The first phase is discovery and indexing. This is done at build time, rather than configure-time, because, let’s face it, your build system already suffers from enough configure time bloat. Also, as mentioned above, this supports an opt-out system.

The discovery step performs a filesystem walk in order to build up an index of files to be checked. You can use a configuration file or command line options to setup inclusion and exclusion filters for the discovery process. In general, though, each directory that is scanned produces a list of files to lint. If the timestamp of a tracked directory changes, it is rescanned for new files, or new directories.

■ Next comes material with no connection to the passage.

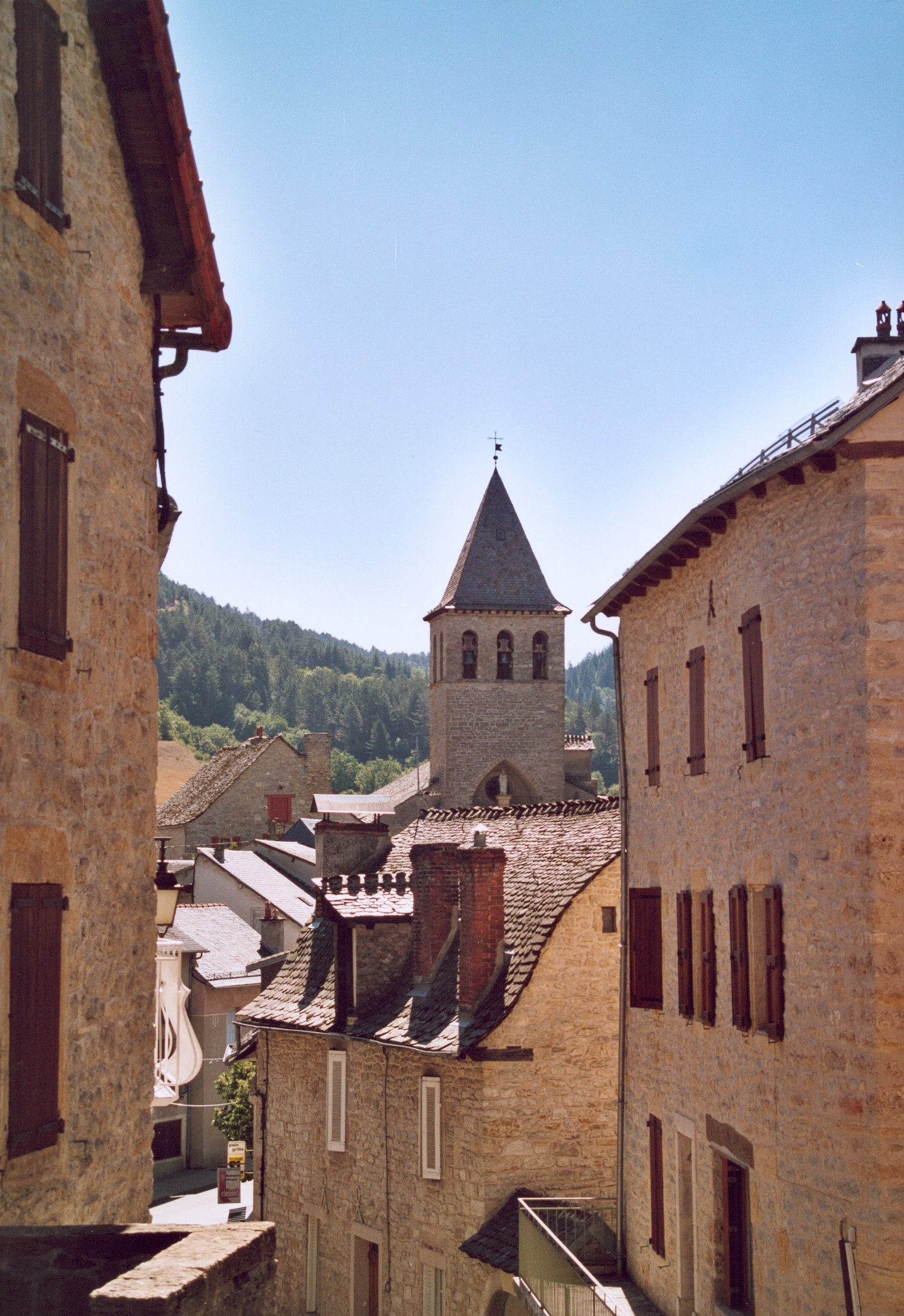 France Lozère Chanac Photographie prise par GIRAUD Patrick Août 2005

The output of the discovery phase is a manifest file per-directory tracked. The creation of this manifest depends on the modification time of the directory it corresponds to and will be re-built if the directory is changed. If a new subdirectory is added, the system will recursively index that new directory. If a directory is removed, it will recursively purge that directory from the manifest index.

Content Digest

The second phase is content summary and digest creation. The sha1 of each tracked file is computed and stored in a digest file (one per source file). The digest file depends on the modification time of the source file.

Dependency Inference

The third phase is dependency inference. During this phase each tracked source file is indexed to get a complete dependency footprint. Note that this is done by importing each module file in a clean interpreter process, and then inspecting the __file__ attribute of all modules loaded by interpreter. Note that this has a couple of implications:

  • Dynamically loaded modules may not be discovered as dependencies
  • Any import work will increase the runtime of this phase

The outputs for this phase is a dependency manifest: one per source file. The manifest contains a list of files that are dependencies. The dependencies of this manifest are the modification times of the digest sidecar file for each of the source file itself, as well as all of it’s dependencies. If any of these digest files are modified, the manifest is rebuilt. There is a fastpath, however, in that if none of the digests themselves have changed the manifest modification time is updated but the dependency scan is skipped.

Executing tools

Once the depency footprints are updated we can finally start executing the actual tools. There are two outputs of a tool execution : a stampfile (one per source file) and a logfile. The stampfile is skipped on failure and the logfile is removed on success.